> [PROBLEM DETAILS]: Quote exactly and only this range of lines in the data below: the line that holds "Densità demografica |" to the line that holds "2011.0 | 136.986 |", both included.

> [PROVIDED RECORDS]:
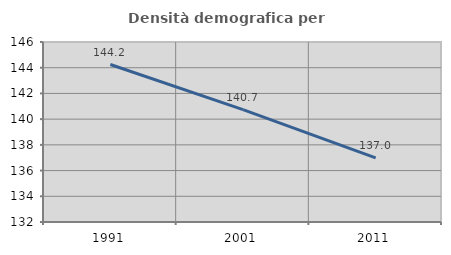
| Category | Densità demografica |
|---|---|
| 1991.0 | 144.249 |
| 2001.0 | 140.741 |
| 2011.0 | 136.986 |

==

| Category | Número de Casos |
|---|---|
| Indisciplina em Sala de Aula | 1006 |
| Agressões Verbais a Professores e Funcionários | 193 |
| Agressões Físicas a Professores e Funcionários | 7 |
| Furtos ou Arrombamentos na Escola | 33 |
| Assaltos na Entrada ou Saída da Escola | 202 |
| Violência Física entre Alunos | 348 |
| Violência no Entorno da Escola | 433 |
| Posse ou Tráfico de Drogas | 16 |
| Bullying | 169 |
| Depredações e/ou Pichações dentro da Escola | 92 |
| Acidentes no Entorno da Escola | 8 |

> [ANSWER]:
| Category | Densità demografica |
|---|---|
| 1991.0 | 144.249 |
| 2001.0 | 140.741 |
| 2011.0 | 136.986 |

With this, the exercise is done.